Century of Endeavour

JJ's Last Seanad Speech as a Taoiseach Nominee

(c) Roy Johnston 1999

(comments to rjtechne@iol.ie)

Finance Bill 1954 - Second and Subsequent Stages, July 7 1954: Professor Johnston: I hardly know how to begin my remarks, but I think I will begin by welcoming the distinguished ex-Senator now Minister for Finance. I do not suppose that every member of the House wishes him a long reign over us, but all of us would express our goodwill to him and hope that during his term of office he will be able to produce those financial miracles that the circumstances of the country so much require.

As Minister for Finance it is his function to acquire the means of paying for the public services, but he must never forget that in the exercise of that function he is also an important agent of public economic policy. Every tax and every subsidy has some effect, good or had, in developing or perhaps in perverting the general economy of the nation. That consideration applies especially to the decision to subsidise once more the price of butter, because there is an indirect economic repercussion from subsidising butter, which means, in effect, creamery butter.

Between 1948 and 1951 when the butter subsidy operated there was, indeed, an increase of some 40,000,000 gallons of milk sent to the creameries, but that was balanced by a decrease of nearly 100,000 cwt. of butter produced by farmers on their own farms, the equivalent of some 25,000,000 gallons of milk turned into butter on the farms.

The production of farmers' butter is an important element in the total butter production and consumption in the country, and it is not desirable public policy to discourage the production of farmers' butter. Recently there was a desirable increase in the production of farmers' butter. It was associated with an increased tendency to rear young beef cattle on the farms. An important by-product of that was the production of farmers' butter for sale locally. That, I think, was a thing that we should welcome. I imagine that as a result of this new subsidy that desirable tendency will probably be reversed.

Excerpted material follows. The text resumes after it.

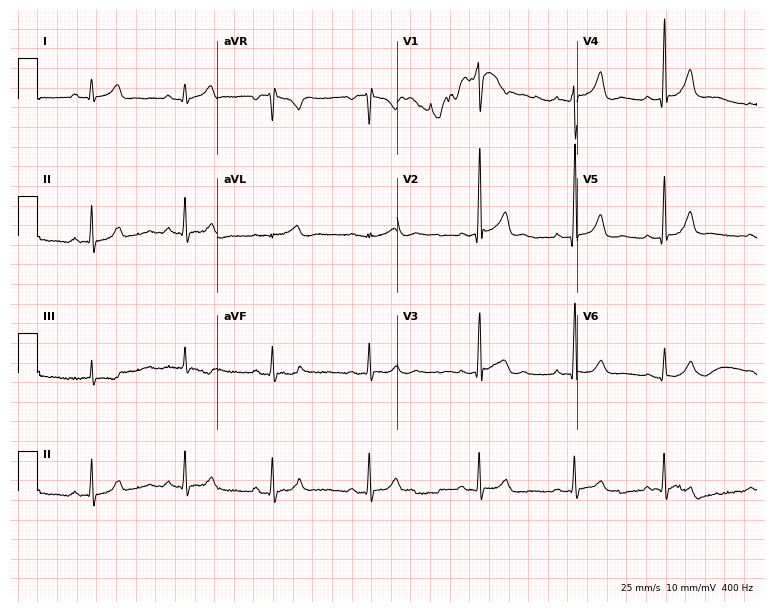
Electrocardiogram, a 20-year-old man. Overall reading on record: normal ECG.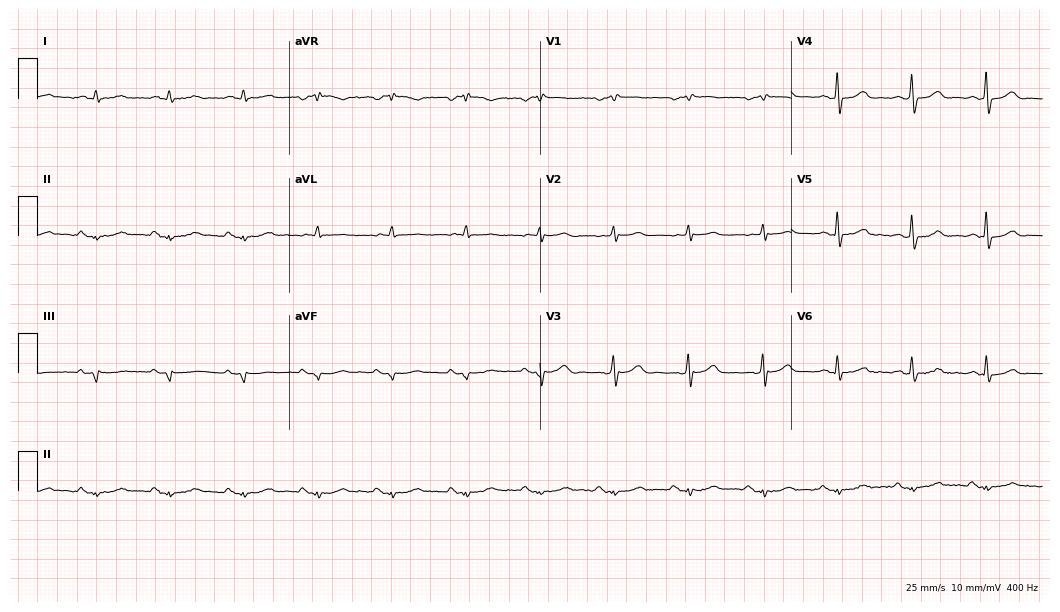
12-lead ECG (10.2-second recording at 400 Hz) from an 83-year-old man. Screened for six findings — first-degree AV block, right bundle branch block, left bundle branch block, sinus bradycardia, atrial fibrillation, sinus tachycardia — none is recorded. Findings outside these six are not listed.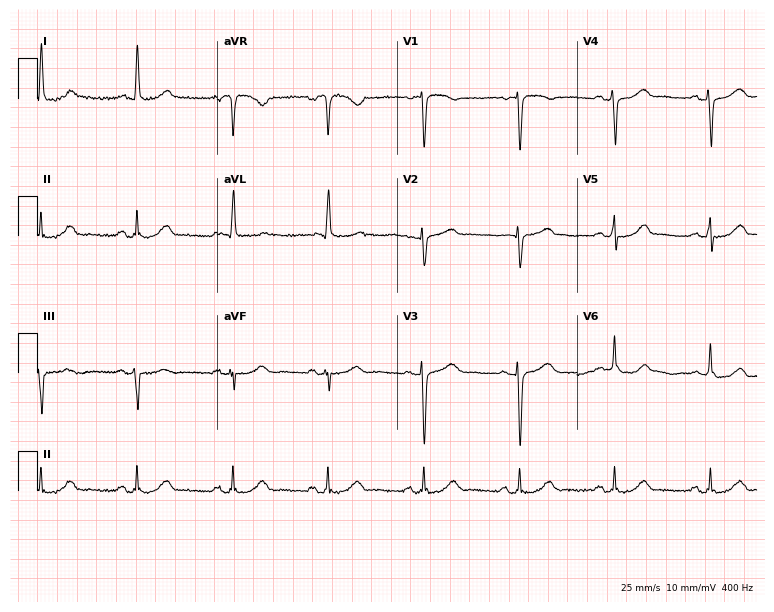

The functions of a Minister for Finance rather resemble the functions of a gardener in this matter of using the pruning-knife of taxation. Sometimes it is the duty of a gardener to cut out an over-luxuriant growth if he wishes the tree as a whole to grow more in another direction and to produce a better balance in itself. In effect, it has been a common practice for former Ministers for Finance to use the principle of the levy on one over-exuberant branch of the economy in order to subsidise another branch of the economy which it was desired to see expanding and developing. It was common practice to levy something on the export price of turkeys in recent years with a view to maintaining a desirable level in the export price of eggs. That was considered to be normal and possibly a proper exercise of the function of a Minister for Finance.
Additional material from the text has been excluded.